Modern CPUs are all multi-core, and processes may switch back and forth between different CPU cores for execution, which is not good for CPU Cache. Although L3 Cache is shared among multiple cores, L1 and L2 Cache are unique to each core. If a process switches back and forth between different cores, the cache hit rate of each core will be affected . On the contrary, if all processes are executed on the same core, the cache hit rate of L1 and L2 Cache of their data can be effectively improved. A high cache hit rate means that the CPU can reduce the frequency of memory access.

When there are multiple "computationally intensive" threads executing at the same time, in order to prevent the cache hit rate from decreasing due to switching to different cores, we can bind the threads to a certain CPU core , which can significantly improve performance.

On Linux, sched_setaffinity the method is provided to implement the function of binding a thread to a CPU core.

Summarize

With the development of computer technology, the access speed of CPU and memory has become increasingly different. Now the gap has reached hundreds of times. Therefore, CPU Cache component is embedded in the CPU as a cache layer between memory and CPU. Since CPU Cache is very close to the CPU core, the access speed is also very fast. However, due to the high cost of materials required, it is not like memory which can be several GB in size, but only tens of KB to MB in size.

When the CPU accesses data, it first accesses the CPU Cache. If the cache hits, the data is returned directly without having to read the data from the memory every time. Therefore, the higher the cache hit rate, the better the code performance.

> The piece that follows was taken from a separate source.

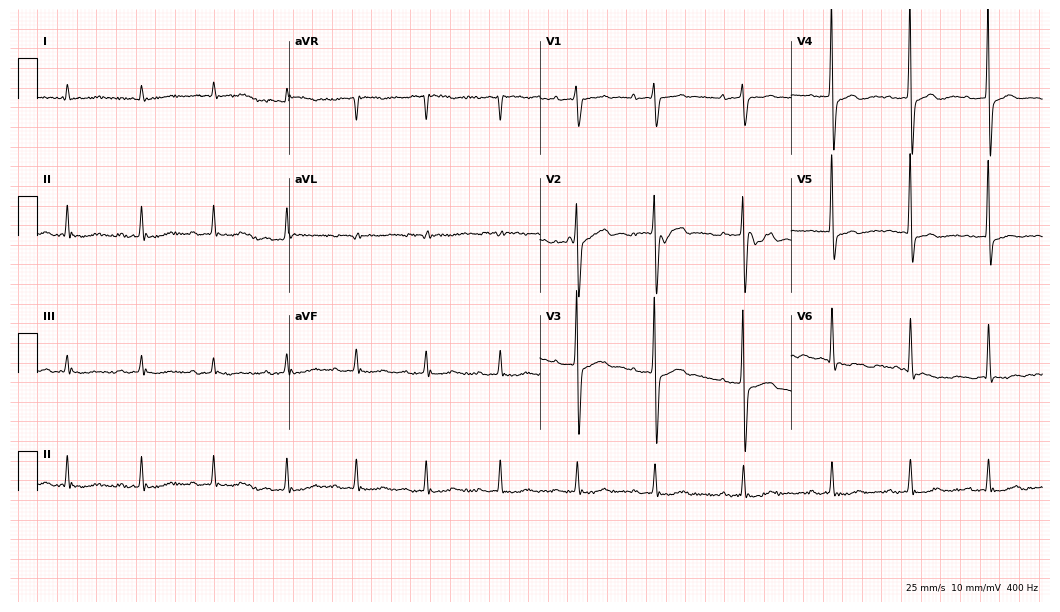
Resting 12-lead electrocardiogram (10.2-second recording at 400 Hz). Patient: a female, 77 years old. None of these six findings is recorded: first-degree AV block, right bundle branch block (RBBB), left bundle branch block (LBBB), sinus bradycardia, atrial fibrillation (AF), sinus tachycardia. Only these six findings were labelled.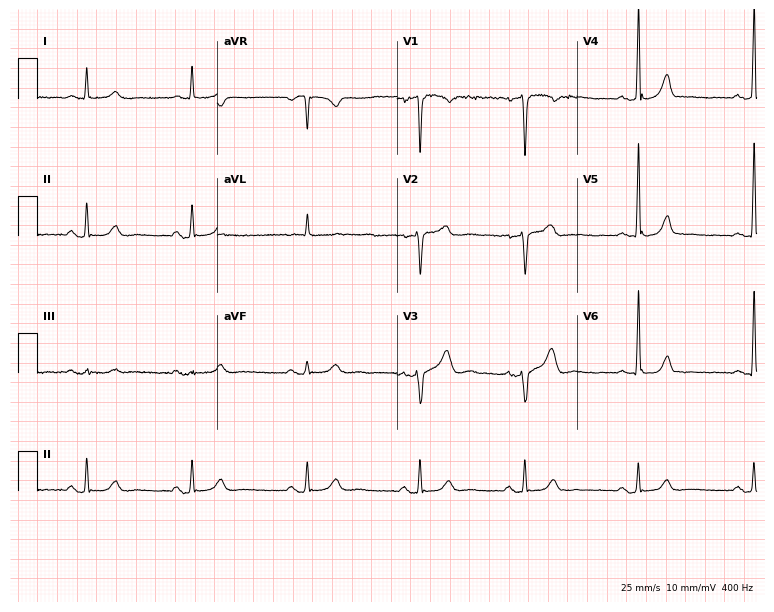
Standard 12-lead ECG recorded from a man, 50 years old. None of these six findings is recorded: first-degree AV block, right bundle branch block, left bundle branch block, sinus bradycardia, atrial fibrillation, sinus tachycardia.

However, it should be noted that when the CPU accesses data, if the CPU Cache does not cache the data, it will read the data from the memory, but it will not read only one piece of data. Instead, it will read the data piece by piece at a time and store it in the CPU Cache before it can be read by the CPU.

There are many strategies for mapping memory addresses to CPU Cache addresses. The simplest one is direct cache mapping, which cleverly splits the memory address into "index + group tag + offset", allowing us to map a large memory address to a very small CPU Cache address.

To write code that makes the CPU run faster, you need to write code with a high cache hit rate. The CPU L1 Cache is divided into data cache and instruction cache, so you need to improve their cache hit rates separately:

For data cache, when we traverse the data, we should operate in the order of memory layout. This is because the CPU Cache operates data in batches according to the CPU Cache Line. Therefore, when operating continuous memory data sequentially, the performance can be effectively improved.
For instruction cache, regular conditional branch statements can make the CPU's branch predictor work, further improving execution efficiency;

In addition, for multi-core CPU systems, threads may switch back and forth between different CPU cores, which will affect the cache hit rate of each core. Therefore, if you want to improve the cache hit rate of the process, you can consider binding the thread to a certain CPU core.